In the days leading up to Christmas Eve we’d explored the ravishing spa town of Buxton and charming, pudding-obsessed Bakewell but since then everything had closed so there was no temptation to cram in as much as we could which is our usual holiday style. And with day-to-day appointments and obligations on temporary hold, we lived cyclically, getting up when we’d had enough sleep, going to bed when we were tired, and eating when we were hungry. Cyclical. That’s closer to how people lived before clocks began to rule our lives. The majority of people worked on the land, living according to the seasons, starting work when it got light and stopping when it was dark. But with the Industrial Revolution came factories and fixed working hours. This continued with the introduction of the railways when for the first time it became necessary to standardise time across the country. Clocks had originally shown the hours but gradually they became more accurate, slicing time into ever smaller sections with quarter hours then minutes and seconds, creating a tyranny and transforming our habits from cyclical to linear. I’ve spent a lot of my life rushing so as not to fall foul of immutable appointments or bus, train and plane departure times, and wonder whether the seventeenth-century inhabitants of Eyam ever hurried and felt stressed by time.
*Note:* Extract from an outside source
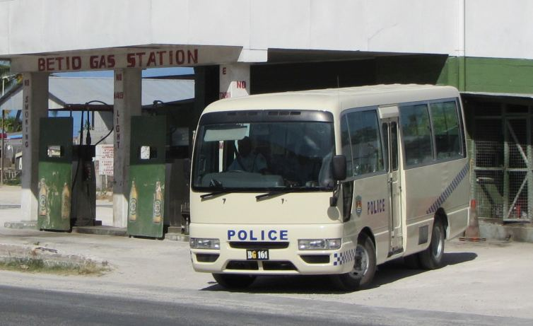 Polizeiauto in Betio, Kiribati

According to a study by the Oxford English Dictionary, the word time is used more often than any other noun in English—a clear indication that we are obsessed with it. I’ve certainly found it profoundly relaxing to take a break from its stranglehold. This particular situation was related to being on holiday but it has implications for everyday life too, not least because when you remove the pressure of time you’re more likely to experience flow. This term refers to the mental state you enter when you’re so absorbed by an activity that you lose track of time and are completely in the moment. It was named in 1975 by the Hungarian-American psychologist Mihaly Csíkszentmihályi who died a couple of months ago, and it’s one reason why it’s so pleasurable to immerse yourself in activities like writing, painting, making music, or playing sport.
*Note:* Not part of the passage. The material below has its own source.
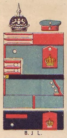 Schematische Farbdarstellung der Uniform des Bayerischen Infanterie-Leib-Regiments: Hellblauer Waffenrock mit hochrotem Kragen und weißen Litzen; rote schwedische Ärmelaufschläge mit weißen Litzen; rote Schulterstücke mit gelber Krone; Pickelhaube mit bayerischem Emblem.

During lockdown I frequently noticed that I felt more relaxed than usual and I heard many other people say the same. I might have felt differently if I’d had health issues, employment worries or young children to home-school but for me it was a truth and it made me reassess the time pressures that shape my normal life. Some are commitments that cannot be removed or pared back, and there are of course some that are irresistible pleasures. When it’s our turn to host a family Christmas, for example, we will do so with great pleasure but aside from these exceptions I want to keep in mind that some time pressures are unnecessary and can be challenged. Sometimes it’s good to let things unfold at their own pace. It makes me think of a conversation I had with a friend recently. She is planning to walk some of the Camino in the New Year and I asked, “How far will you go each day?” “I don’t know,” she said. “I’ll just take it as it comes and see how I feel.” I like that attitude very much.